This press release from Goldberg Auctioneers describes highlights from the Mel Wacks Collection of Ancient Judaean and Related Coins, being sold by Goldberg Auctioneers.
Treasures from the Mel Wacks Collection of Ancient Judaean and Related
Coins to be Sold by Goldberg Auctioneers at the Upcoming New York
International Numismatic Convention, January 14-16, 2020
Like the ad slogan: "You never actually own a Patek Philippe. You merely look after it for the next generation," Mel Wacks has indicated that he has gained great
satisfaction in owning 2,000 year-old Judaean and related coins for over 50 years – and now it is time to pass them along to the next generation. Mel goes on to say that “There is
nothing quite as thrilling as holding a coin in your hand that could have been used by the fighters for Judaean independence in the Maccabean uprising, or during the First or
Second Judaean Revolts. Even the Roman coins inscribed ‘Judaea’ or a variant thereof are proof that this was the ancient Jewish homeland.”
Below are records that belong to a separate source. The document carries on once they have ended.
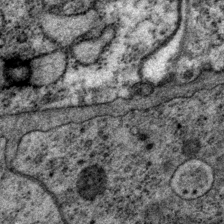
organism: P. pacificus
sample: Pharynx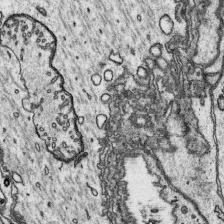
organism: Platynereis dumerilii
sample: Parapodia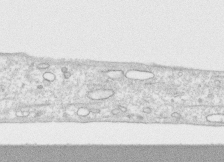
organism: Human
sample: CRL-1474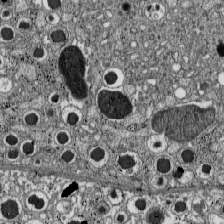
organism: C57BL Mouse
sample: Pancreatic islet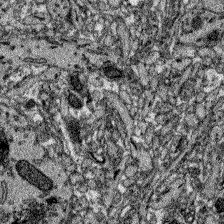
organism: Zebrafish
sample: Larval olfactory bulb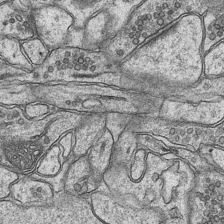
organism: Mouse
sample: CA1 Hippocampus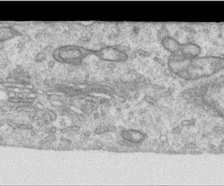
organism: Human
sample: Centriole in RPE cells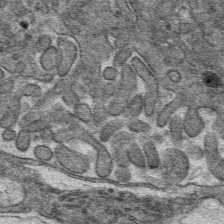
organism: Mouse
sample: Mouse hepatocytes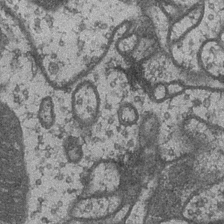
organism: Drosophila
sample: Optic medulla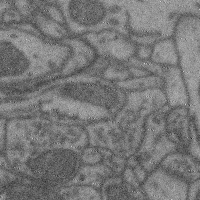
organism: Mouse
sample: Cerebral cortex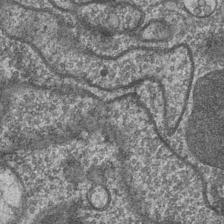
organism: Drosophila
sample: Optic medulla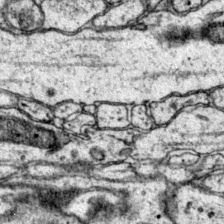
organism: Mouse
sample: Primary visual cortex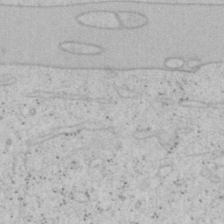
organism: Human
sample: HeLa cells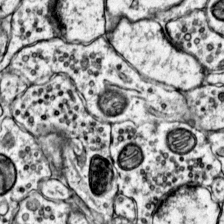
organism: Mouse
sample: Primary visual cortex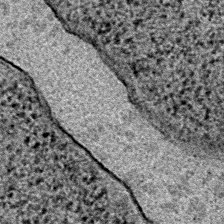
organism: E. coli
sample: E. Coli Bacteria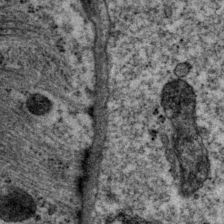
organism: P. pacificus
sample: Pharynx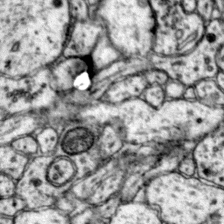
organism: Mouse
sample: Primary visual cortex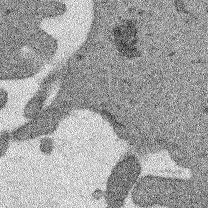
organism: Human
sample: HeLa cells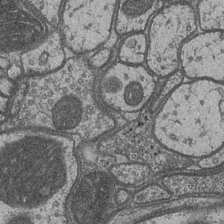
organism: Drosophila
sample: Optic medulla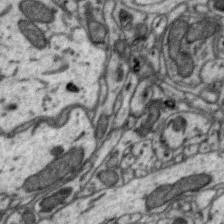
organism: Zebra finch
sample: Brain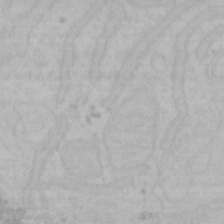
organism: Mouse
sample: Choroid plexus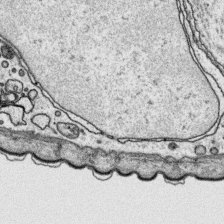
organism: Platynereis dumerilii
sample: Parapodia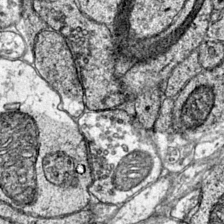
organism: Mouse
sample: Primary visual cortex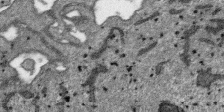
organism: Human
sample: Lung epithelial cells, uninfected (mock) control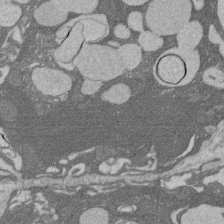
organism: Rat
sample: Salivary granule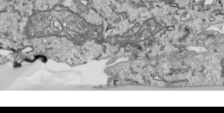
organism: Human
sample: Mitochondria in HCT116 cells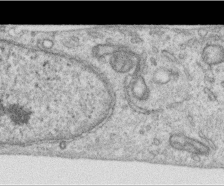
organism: Human
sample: Centriole in RPE cells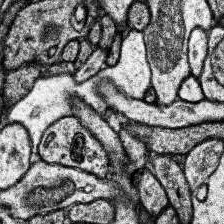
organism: Human
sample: Temporal Lobe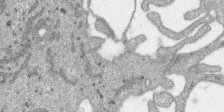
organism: Human
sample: Lung epithelial cells infected with SARS-CoV-2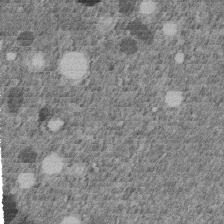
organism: C. elegans
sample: C. elegans embryo early stage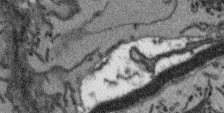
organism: Arabidopsis thaliana
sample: Root tip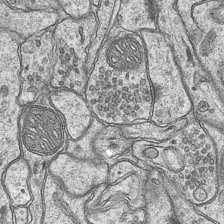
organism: Mouse
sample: CA1 Hippocampus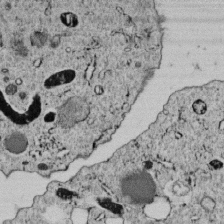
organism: C. elegans
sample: C. elegans embryo early stage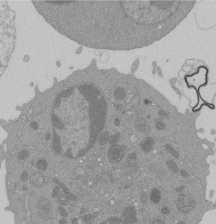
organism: Mouse
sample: Activated Pmel transgenic CD8+ T Cells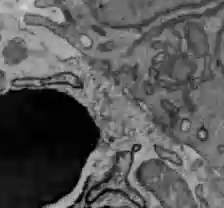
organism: C57BL Mouse
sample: Liver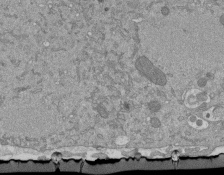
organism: Mouse
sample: ED-1 cell nuclei; centrioles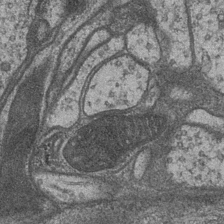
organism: Drosophila
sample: Optic medulla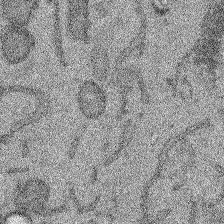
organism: Human
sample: HeLa cells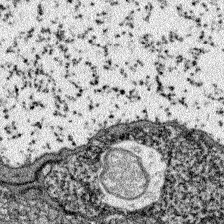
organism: Zebrafish
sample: Larval olfactory bulb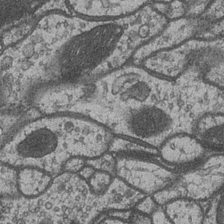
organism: Drosophila
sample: Optic medulla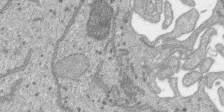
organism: Human
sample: Lung epithelial cells infected with SARS-CoV-2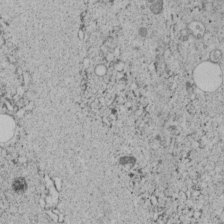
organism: C. elegans
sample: C. elegans embryo early stage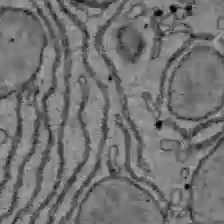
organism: C57BL Mouse
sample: Liver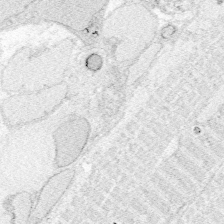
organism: Zebrafish
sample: Whole-Brain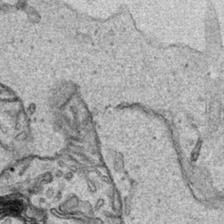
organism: Human
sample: Mitochondria in HCT116 cells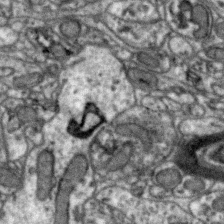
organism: Zebra finch
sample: Brain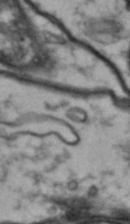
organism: Drosophila
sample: Brain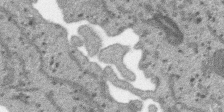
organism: Human
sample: Lung epithelial cells infected with SARS-CoV-2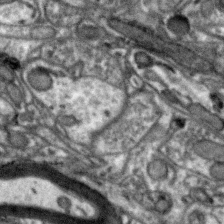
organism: Zebra finch
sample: Brain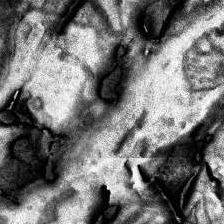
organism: Human
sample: Temporal Lobe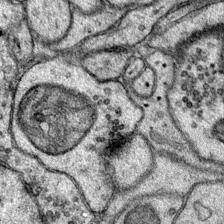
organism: Mouse
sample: Primary visual cortex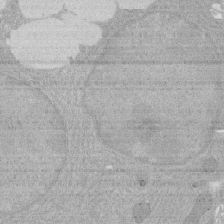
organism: Rat
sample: Salivary granule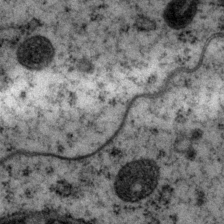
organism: P. pacificus
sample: Pharynx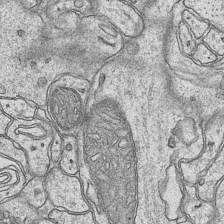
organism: Mouse
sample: CA1 Hippocampus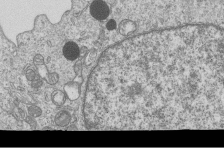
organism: Human
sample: MDA-MB-231 cells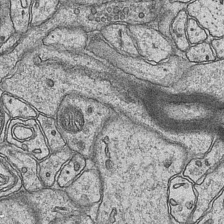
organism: Mouse
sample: CA1 Hippocampus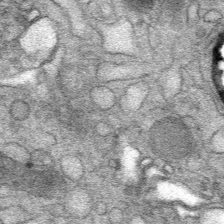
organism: Mouse
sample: Mouse Salivary gland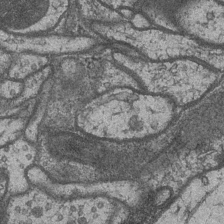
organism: Drosophila
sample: Optic medulla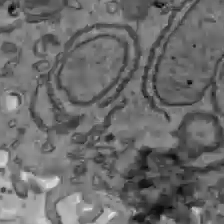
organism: C57BL Mouse
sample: Liver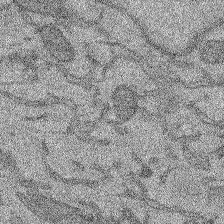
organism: Human
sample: HeLa cells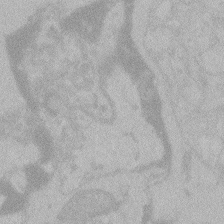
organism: Zebrafish
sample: Macrophage infected with Toxoplasma gondii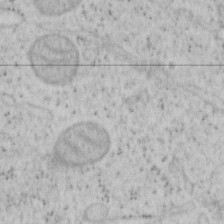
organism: Human
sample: HeLa cells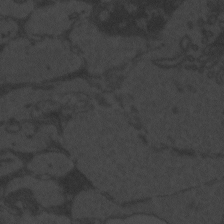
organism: Zebrafish
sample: Macrophage infected with Toxoplasma gondii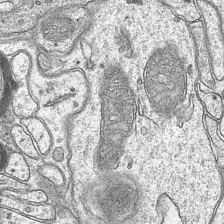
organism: Mouse
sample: CA1 Hippocampus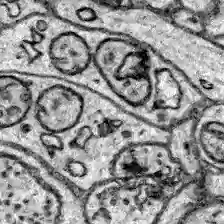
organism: Zebrafish
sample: Brain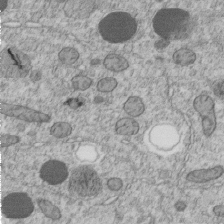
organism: C. elegans
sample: C. elegans embryo early stage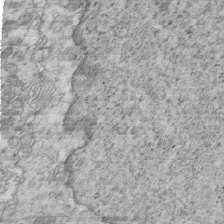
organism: Mouse
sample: Multiciliated cells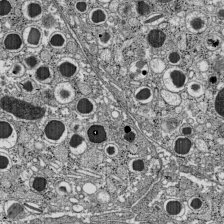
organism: C57BL Mouse
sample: Pancreatic islet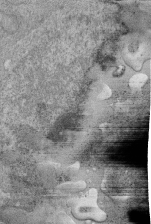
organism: Human
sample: Retinal organoid Rod and Cone cells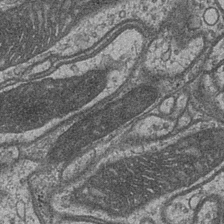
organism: Drosophila
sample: Optic medulla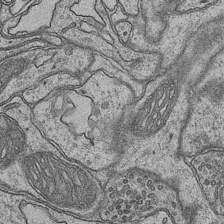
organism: Mouse
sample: CA1 Hippocampus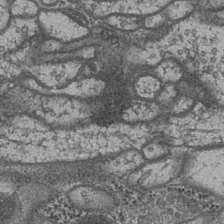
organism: Drosophila
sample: Optic medulla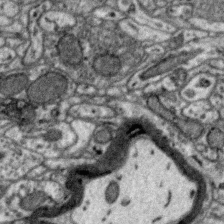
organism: Zebra finch
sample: Brain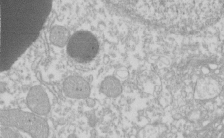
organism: Xenopus
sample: Cilia; centrioles in frog embryo cells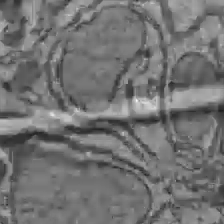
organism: C57BL Mouse
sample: Liver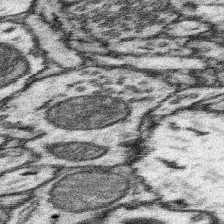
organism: Mouse
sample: Somatosensory cortex neuropil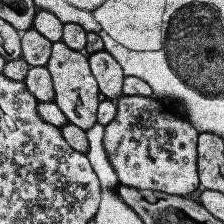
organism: Human
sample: Temporal Lobe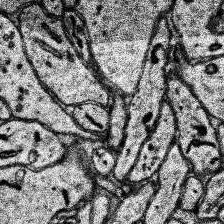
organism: Human
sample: Temporal Lobe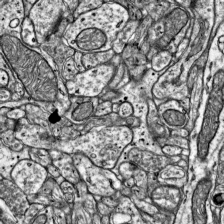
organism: Mouse
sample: Visual Cortex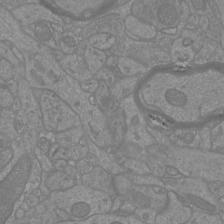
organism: Mouse
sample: Cortical neurons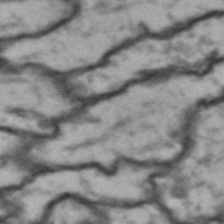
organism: Drosophila
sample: Brain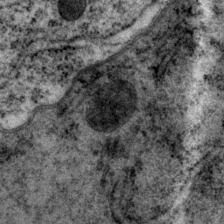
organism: P. pacificus
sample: Pharynx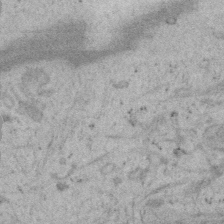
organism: Human
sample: HeLa cells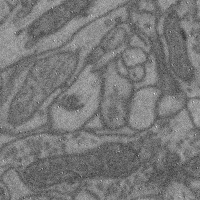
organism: Mouse
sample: Cerebral cortex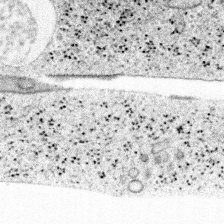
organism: Human
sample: HeLa cells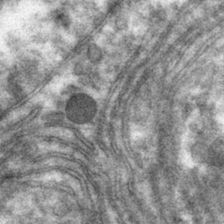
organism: Mouse
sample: Mouse hepatocytes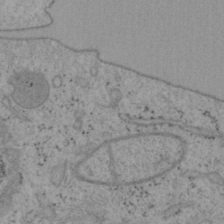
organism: Human
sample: HeLa cells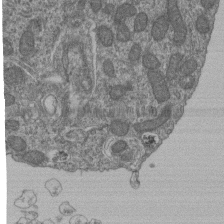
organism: Human
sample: Retinal organoid Rod and Cone cells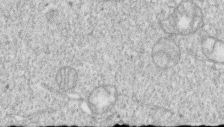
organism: Human
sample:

The following coins are among those that will be featured by Goldberg Auctioneers at the Upcoming New York International Numismatic Convention, January 14-16, 2020. The
historical backgrounds have been taken largely from Mel Wacks’ Handbook of Biblical Numismatics, which is available free at www.amuseum.org/book. All of the coins in the Mel Wacks Collection, and other lots can eventually be viewed and bid on at www.goldbergcoins.com. You can get the printed catalog free by calling 800-978-2646 or emailing firstname.lastname@example.org, and mention that you
read about this sale in E-Sylum.
First Judaean Revolt, Shekel (Silver), “Year 3,” 68/69 C.E
When the Jewish Revolt broke out in 66 CE, the revolutionaries quickly captured the holy city of Jerusalem, thus assuring them access to the great Temple for religious purposes
and to its vast treasury as well. From the silver therein - presumably consisting of Tyrian coins paid in taxes over the years - they struck the most famous of all Jewish coins -
in shekel and half shekel denominations. These handsome coins are the first truly Jewish silver coins. They feature a chalice on one side with the year of the revolt above,
surrounded by the ancient Hebrew inscription "Shekel of Israel." Three budding pomegranates are featured on the reverse, with the inscription "Jerusalem the
Purchased from Hans Schulman Auction, 5/5/63.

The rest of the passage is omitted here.